Slashdot Mirror

← Back to Stories (view on slashdot.org)

OpenSSL To Undergo Massive Security Audit

Posted by timothy on from the cracking-down-on-cracking-down dept.

rjmarvin writes Now that its codebase is finally viewed as stable, OpenSSL is getting a good top-to-bottom once-over in the form of a sweeping audit. As part of the Linux Foundation's Core Infrastructure Initiative, the foundation and the Open Crypto Audit Project are sponsoring and organizing what may arguably be the highest-profile audit of a piece of open-source software in history. The audit itself will be conducted by the information assurance organization NCC Group, and its security research arm, Cryptography Services, will carry out the code review of OpenSSL's 447,247 line codebase over the next several months.

5 of 69 comments (clear)

  1. I'm gonna FREAK! by Anonymous Coward · · Score: 2, Insightful

    Seems a bit late... Should have started the audit soon after the Heartbleed bug was found, not 11 months later.
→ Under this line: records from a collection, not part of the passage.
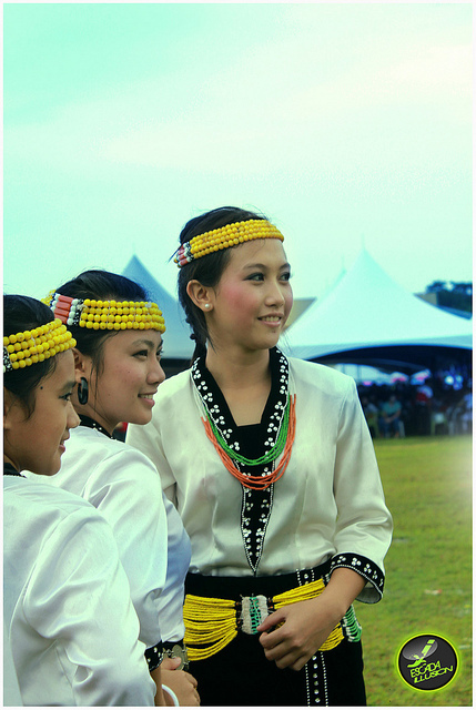 lundayeh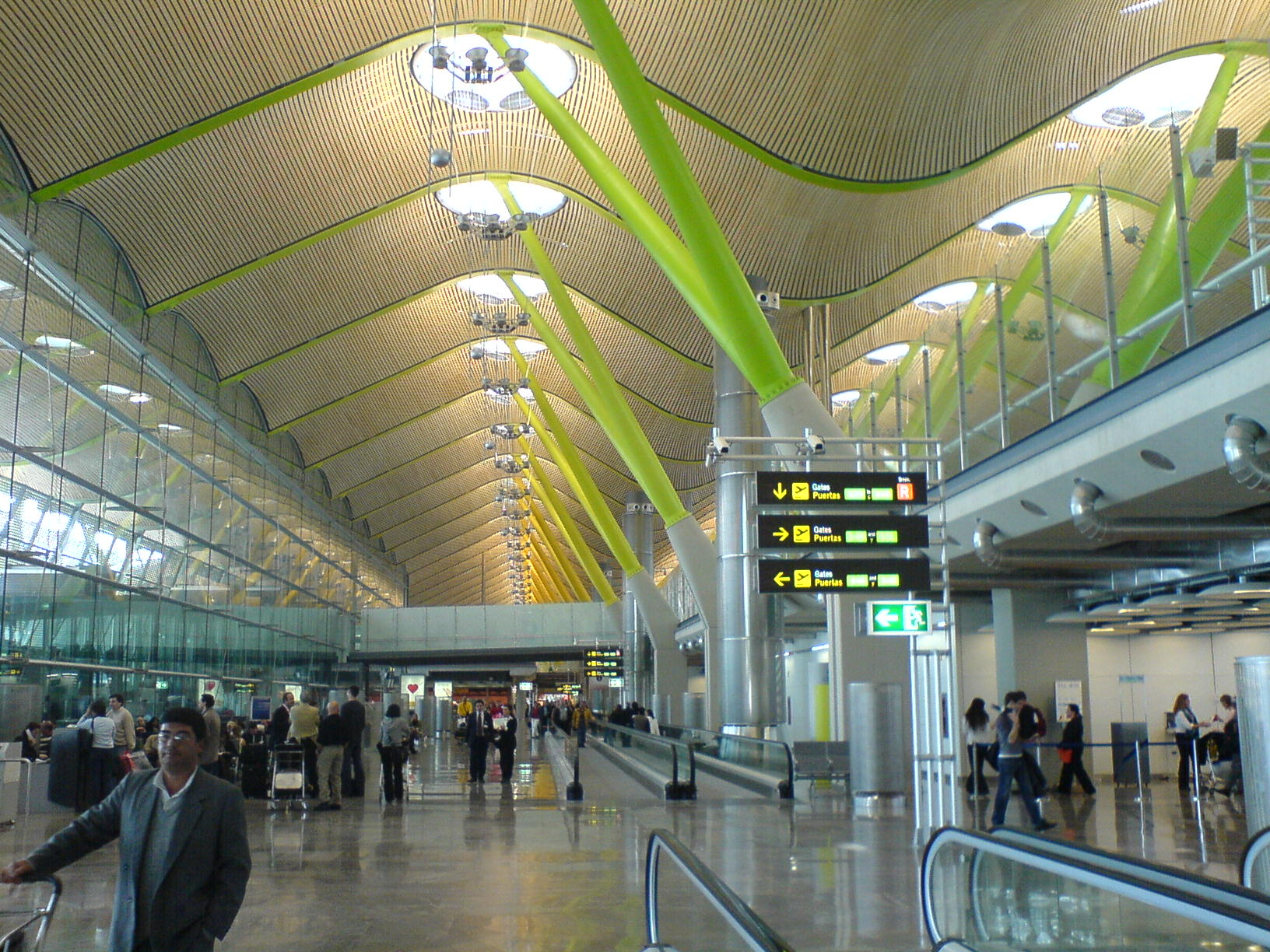 Imagen tomada en la terminal 4 del Aeropuerto de Madrid-Barajas / Image taken at Terminal 4 of Madrid-Barajas Airport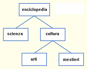 Struttura ad albero binario

  2. Re:Que 1000 posts fundraising for openbsd by rubycodez · · Score: 3, Insightful

    Are you claiming the misrepresent where funding goes on the LibreSSL site?

    "LibreSSL is supported financially by the OpenBSD Foundation and the OpenBSD Project. Please consider helping our efforts.

    OpenBSD team still lightyears ahead getting the bad code out of openssl; this "audit" will not do as well as they have already done

  3. OpenSSL Valhalla Rampage blog by thatseattleguy · · Score: 4, Insightful
    Perhaps here is a good place to mention that you could learn more about real-world security auditing and code hardening by reading the LibreSSL developer's comment log here, billed as "Tearing apart OpenSSL, one arcane VMS hack at a time."

    .
    It's also one of the funniest developer-centric things I've ever read - no holds barred for these guys in their contempt of the code they're ripping to shreds. Win/win.

  4. Re:Must be designed secure - not "coded" by nightsky30 · · Score: 4, Insightful

    Couldn't the first step be libreSSL? They cleaned out a ton of junk and applied some uniform coding standards. That would be much easier to audit, and a much sounder base.

  5. Re:Must be designed secure - not "coded" by arglebargle_xiv · · Score: 5, Insightful

    Couldn't the first step be libreSSL? They cleaned out a ton of junk and applied some uniform coding standards. That would be much easier to audit, and a much sounder base. Flag as Inappropriate

    Exactly (no mod points left, sorry). Auditing OpenSSL makes about as much sense as auditing Windows 95, we already know it's broken beyond repair, and any further effort expended on it is just throwing good money after bad. Focus on something that's worth going with, like LibreSSL, or something that was never OpenSSL to begin with.